*TASK GOAL*
Find the line that contains "中華民國憲法增修條文把內閣制改為半總統制", then repeat it and each line after it to the end of the records, exactly.

Stored items from a collection:
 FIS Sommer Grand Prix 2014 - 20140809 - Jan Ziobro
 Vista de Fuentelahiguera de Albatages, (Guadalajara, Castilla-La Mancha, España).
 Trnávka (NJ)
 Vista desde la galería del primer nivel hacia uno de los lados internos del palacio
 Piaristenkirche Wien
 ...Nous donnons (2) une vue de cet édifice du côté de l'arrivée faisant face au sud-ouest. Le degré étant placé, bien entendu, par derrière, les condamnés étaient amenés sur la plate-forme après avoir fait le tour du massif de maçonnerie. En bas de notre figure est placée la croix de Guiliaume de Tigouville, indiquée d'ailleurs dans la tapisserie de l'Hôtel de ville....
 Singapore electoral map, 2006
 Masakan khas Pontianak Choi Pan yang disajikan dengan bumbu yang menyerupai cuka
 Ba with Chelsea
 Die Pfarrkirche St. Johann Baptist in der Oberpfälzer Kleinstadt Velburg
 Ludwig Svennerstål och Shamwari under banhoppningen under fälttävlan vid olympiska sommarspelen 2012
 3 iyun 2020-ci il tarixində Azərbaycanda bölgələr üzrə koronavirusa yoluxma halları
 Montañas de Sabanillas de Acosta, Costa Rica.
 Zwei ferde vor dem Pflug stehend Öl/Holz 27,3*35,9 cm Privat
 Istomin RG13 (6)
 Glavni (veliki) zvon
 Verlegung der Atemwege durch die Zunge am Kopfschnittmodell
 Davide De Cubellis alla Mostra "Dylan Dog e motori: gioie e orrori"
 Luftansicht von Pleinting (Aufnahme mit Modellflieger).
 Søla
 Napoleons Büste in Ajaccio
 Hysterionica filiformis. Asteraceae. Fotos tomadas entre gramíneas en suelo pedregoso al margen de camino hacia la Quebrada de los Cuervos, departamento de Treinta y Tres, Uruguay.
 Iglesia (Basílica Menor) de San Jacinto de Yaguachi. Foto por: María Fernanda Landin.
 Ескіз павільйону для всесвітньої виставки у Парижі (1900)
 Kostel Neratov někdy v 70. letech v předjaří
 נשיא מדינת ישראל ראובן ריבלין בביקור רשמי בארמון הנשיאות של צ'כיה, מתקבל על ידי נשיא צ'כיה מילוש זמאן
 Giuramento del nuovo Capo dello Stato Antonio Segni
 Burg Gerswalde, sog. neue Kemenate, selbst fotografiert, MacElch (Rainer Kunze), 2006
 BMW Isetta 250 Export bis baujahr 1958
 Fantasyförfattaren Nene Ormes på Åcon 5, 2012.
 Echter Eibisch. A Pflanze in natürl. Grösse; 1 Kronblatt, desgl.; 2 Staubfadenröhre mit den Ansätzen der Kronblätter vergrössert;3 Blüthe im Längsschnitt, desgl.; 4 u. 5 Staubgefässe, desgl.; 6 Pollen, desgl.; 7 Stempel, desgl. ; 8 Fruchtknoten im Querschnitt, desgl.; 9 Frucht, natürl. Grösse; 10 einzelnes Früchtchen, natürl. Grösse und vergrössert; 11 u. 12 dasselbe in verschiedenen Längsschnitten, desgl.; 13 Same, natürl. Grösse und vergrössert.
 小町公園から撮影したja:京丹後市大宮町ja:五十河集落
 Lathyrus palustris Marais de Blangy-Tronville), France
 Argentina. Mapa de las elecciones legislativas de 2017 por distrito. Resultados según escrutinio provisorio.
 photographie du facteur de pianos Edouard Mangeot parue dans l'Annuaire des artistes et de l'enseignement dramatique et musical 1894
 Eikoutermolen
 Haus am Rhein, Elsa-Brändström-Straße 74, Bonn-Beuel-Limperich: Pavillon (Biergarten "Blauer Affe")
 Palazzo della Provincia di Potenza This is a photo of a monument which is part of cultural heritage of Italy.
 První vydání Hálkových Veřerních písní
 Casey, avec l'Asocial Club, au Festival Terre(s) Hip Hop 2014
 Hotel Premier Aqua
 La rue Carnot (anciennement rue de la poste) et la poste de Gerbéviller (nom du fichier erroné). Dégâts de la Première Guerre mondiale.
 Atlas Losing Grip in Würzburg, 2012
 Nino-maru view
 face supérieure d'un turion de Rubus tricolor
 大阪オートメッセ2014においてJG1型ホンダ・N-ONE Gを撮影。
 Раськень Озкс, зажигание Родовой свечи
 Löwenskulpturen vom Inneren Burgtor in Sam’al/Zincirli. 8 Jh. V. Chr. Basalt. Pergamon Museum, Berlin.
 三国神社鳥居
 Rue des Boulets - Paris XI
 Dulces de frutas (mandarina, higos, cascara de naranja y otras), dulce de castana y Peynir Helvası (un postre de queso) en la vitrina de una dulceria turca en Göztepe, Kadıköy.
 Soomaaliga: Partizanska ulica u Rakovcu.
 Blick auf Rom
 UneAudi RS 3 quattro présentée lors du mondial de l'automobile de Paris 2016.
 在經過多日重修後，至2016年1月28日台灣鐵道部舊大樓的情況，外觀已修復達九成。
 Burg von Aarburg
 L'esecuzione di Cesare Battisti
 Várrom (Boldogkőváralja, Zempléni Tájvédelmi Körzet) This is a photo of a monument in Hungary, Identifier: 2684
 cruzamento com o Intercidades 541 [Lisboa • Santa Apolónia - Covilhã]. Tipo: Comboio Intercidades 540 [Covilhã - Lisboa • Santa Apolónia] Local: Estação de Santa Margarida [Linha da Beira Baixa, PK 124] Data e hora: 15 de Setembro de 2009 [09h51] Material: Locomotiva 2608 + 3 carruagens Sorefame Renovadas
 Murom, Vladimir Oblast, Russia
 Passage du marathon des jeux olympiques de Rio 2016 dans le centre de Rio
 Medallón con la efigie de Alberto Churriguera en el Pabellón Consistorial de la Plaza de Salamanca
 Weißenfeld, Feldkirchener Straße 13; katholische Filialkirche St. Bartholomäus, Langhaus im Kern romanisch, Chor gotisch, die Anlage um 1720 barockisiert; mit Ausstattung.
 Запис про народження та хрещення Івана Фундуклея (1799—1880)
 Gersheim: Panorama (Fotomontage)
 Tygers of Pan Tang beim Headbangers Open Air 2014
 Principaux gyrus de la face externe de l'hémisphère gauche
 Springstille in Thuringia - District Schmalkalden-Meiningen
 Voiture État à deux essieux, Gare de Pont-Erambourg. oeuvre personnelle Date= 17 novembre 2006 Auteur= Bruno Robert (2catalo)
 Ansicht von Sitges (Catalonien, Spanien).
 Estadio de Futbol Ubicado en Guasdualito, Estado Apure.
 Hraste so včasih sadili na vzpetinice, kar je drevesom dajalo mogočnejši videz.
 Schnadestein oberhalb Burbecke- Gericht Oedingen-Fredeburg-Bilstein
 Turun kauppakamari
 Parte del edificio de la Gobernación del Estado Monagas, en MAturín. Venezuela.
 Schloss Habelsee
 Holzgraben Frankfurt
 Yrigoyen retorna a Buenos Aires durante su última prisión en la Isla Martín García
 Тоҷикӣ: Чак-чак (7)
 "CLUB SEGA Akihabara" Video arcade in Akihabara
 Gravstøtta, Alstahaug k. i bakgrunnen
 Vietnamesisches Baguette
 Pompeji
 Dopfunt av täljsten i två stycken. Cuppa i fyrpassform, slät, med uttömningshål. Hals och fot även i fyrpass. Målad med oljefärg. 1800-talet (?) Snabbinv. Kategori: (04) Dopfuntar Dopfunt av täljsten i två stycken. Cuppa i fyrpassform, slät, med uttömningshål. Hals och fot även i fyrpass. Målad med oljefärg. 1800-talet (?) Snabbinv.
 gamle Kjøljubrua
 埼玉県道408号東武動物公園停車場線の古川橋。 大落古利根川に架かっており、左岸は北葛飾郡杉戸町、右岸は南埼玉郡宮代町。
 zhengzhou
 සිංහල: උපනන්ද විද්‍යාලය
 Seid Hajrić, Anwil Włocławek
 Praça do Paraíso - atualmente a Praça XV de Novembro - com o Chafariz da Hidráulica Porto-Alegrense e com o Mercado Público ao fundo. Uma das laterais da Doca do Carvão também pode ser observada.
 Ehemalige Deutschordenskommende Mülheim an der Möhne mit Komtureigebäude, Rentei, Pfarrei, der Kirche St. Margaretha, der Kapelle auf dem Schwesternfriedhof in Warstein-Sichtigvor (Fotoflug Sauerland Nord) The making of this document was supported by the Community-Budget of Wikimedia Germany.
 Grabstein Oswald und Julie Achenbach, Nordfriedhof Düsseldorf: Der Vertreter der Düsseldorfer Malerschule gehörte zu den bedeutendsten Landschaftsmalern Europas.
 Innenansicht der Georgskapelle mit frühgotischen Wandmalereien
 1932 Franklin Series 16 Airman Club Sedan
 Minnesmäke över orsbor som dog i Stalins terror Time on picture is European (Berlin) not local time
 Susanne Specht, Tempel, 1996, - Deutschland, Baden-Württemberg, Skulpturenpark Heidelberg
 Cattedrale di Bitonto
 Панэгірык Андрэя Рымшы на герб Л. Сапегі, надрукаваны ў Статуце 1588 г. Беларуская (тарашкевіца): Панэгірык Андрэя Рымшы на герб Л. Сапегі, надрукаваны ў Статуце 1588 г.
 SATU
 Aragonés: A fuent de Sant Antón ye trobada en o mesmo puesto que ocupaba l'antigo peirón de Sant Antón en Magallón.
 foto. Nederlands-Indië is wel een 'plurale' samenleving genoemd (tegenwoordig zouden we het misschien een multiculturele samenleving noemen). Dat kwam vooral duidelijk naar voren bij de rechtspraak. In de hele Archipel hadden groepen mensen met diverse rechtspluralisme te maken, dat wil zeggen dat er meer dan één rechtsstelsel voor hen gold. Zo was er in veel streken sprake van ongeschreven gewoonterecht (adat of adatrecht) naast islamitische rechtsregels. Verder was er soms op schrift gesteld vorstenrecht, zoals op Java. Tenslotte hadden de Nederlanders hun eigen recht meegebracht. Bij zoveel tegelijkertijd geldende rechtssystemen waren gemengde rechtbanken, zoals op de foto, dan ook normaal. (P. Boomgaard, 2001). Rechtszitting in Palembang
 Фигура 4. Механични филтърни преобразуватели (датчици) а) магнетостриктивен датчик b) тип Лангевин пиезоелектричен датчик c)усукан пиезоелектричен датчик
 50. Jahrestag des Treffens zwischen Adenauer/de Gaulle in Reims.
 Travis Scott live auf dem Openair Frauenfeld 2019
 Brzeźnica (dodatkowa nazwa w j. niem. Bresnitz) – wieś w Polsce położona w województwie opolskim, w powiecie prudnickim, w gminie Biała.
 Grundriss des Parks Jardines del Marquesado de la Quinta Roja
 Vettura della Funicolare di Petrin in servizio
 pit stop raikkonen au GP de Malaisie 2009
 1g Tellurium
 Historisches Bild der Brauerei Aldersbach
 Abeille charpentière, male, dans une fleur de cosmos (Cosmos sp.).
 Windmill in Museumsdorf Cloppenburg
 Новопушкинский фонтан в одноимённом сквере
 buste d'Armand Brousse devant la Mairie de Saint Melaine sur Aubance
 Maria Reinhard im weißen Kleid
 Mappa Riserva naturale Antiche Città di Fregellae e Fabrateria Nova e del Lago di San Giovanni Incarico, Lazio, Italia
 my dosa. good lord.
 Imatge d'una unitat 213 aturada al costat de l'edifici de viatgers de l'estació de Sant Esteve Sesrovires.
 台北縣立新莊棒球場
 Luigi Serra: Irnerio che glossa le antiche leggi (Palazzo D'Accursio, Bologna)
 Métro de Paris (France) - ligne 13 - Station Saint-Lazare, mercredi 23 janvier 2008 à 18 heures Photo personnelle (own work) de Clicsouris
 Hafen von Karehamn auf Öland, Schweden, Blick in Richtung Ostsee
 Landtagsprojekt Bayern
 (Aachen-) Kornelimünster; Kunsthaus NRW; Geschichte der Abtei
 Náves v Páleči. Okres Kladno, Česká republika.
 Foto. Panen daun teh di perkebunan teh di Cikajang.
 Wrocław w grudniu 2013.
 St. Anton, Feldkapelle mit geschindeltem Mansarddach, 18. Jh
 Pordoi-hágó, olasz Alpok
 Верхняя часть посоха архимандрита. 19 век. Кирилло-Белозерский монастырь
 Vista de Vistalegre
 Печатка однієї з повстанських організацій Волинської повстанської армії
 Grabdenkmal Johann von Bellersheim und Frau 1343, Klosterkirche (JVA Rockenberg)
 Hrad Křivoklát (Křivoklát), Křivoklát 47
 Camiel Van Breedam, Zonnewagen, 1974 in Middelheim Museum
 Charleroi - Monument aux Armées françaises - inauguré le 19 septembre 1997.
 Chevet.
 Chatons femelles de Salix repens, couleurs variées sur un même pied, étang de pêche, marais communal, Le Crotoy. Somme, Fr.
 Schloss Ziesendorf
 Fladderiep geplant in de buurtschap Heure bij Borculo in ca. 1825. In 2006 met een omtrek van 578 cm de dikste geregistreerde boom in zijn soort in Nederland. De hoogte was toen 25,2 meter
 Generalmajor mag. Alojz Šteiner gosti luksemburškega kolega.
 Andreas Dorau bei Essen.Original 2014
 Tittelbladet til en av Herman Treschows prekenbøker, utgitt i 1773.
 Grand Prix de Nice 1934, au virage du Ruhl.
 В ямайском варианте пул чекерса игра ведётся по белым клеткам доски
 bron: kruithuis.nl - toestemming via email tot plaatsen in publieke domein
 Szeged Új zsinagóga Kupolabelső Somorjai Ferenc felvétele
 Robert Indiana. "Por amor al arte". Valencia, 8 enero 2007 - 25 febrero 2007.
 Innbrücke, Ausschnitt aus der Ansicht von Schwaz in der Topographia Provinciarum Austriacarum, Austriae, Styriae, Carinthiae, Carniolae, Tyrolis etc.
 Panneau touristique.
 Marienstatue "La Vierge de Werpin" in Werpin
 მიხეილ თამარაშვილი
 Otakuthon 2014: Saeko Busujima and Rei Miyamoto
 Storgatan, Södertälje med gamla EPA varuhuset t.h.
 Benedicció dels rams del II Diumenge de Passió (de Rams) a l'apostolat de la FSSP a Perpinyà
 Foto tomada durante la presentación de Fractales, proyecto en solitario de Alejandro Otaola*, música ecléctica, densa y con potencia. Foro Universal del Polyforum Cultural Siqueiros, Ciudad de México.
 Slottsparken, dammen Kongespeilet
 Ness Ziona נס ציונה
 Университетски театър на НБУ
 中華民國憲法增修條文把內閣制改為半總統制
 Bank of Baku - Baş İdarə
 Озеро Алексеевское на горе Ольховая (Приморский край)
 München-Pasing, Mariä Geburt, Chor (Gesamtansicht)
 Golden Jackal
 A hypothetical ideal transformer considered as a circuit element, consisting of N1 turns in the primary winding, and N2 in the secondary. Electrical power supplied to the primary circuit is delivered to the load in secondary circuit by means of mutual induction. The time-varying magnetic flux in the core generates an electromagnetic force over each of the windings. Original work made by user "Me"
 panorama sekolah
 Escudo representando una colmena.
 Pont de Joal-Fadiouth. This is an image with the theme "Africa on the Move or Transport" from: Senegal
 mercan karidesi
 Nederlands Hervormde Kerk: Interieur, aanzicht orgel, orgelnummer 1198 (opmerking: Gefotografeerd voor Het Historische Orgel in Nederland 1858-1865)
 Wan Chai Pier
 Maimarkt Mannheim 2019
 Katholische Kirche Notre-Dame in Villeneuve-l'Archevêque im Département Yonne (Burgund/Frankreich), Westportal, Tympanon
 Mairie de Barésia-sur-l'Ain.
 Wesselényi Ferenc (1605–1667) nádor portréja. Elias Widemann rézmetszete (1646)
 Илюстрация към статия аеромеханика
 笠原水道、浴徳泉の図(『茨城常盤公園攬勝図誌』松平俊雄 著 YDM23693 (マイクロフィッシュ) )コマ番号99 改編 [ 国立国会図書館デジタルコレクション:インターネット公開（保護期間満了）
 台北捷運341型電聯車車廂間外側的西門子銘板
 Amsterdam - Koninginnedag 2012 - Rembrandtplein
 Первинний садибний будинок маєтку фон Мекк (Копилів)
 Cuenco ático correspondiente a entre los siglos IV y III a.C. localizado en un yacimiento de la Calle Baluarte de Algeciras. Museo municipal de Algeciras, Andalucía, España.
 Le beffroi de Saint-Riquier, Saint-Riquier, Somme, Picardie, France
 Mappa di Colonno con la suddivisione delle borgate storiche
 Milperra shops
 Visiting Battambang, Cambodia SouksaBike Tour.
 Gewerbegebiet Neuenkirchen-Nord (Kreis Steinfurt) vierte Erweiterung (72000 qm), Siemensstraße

*EXERCISE SOLUTION*
 中華民國憲法增修條文把內閣制改為半總統制
 Bank of Baku - Baş İdarə
 Озеро Алексеевское на горе Ольховая (Приморский край)
 München-Pasing, Mariä Geburt, Chor (Gesamtansicht)
 Golden Jackal
 A hypothetical ideal transformer considered as a circuit element, consisting of N1 turns in the primary winding, and N2 in the secondary. Electrical power supplied to the primary circuit is delivered to the load in secondary circuit by means of mutual induction. The time-varying magnetic flux in the core generates an electromagnetic force over each of the windings. Original work made by user "Me"
 panorama sekolah
 Escudo representando una colmena.
 Pont de Joal-Fadiouth. This is an image with the theme "Africa on the Move or Transport" from: Senegal
 mercan karidesi
 Nederlands Hervormde Kerk: Interieur, aanzicht orgel, orgelnummer 1198 (opmerking: Gefotografeerd voor Het Historische Orgel in Nederland 1858-1865)
 Wan Chai Pier
 Maimarkt Mannheim 2019
 Katholische Kirche Notre-Dame in Villeneuve-l'Archevêque im Département Yonne (Burgund/Frankreich), Westportal, Tympanon
 Mairie de Barésia-sur-l'Ain.
 Wesselényi Ferenc (1605–1667) nádor portréja. Elias Widemann rézmetszete (1646)
 Илюстрация към статия аеромеханика
 笠原水道、浴徳泉の図(『茨城常盤公園攬勝図誌』松平俊雄 著 YDM23693 (マイクロフィッシュ) )コマ番号99 改編 [ 国立国会図書館デジタルコレクション:インターネット公開（保護期間満了）
 台北捷運341型電聯車車廂間外側的西門子銘板
 Amsterdam - Koninginnedag 2012 - Rembrandtplein
 Первинний садибний будинок маєтку фон Мекк (Копилів)
 Cuenco ático correspondiente a entre los siglos IV y III a.C. localizado en un yacimiento de la Calle Baluarte de Algeciras. Museo municipal de Algeciras, Andalucía, España.
 Le beffroi de Saint-Riquier, Saint-Riquier, Somme, Picardie, France
 Mappa di Colonno con la suddivisione delle borgate storiche
 Milperra shops
 Visiting Battambang, Cambodia SouksaBike Tour.
 Gewerbegebiet Neuenkirchen-Nord (Kreis Steinfurt) vierte Erweiterung (72000 qm), Siemensstraße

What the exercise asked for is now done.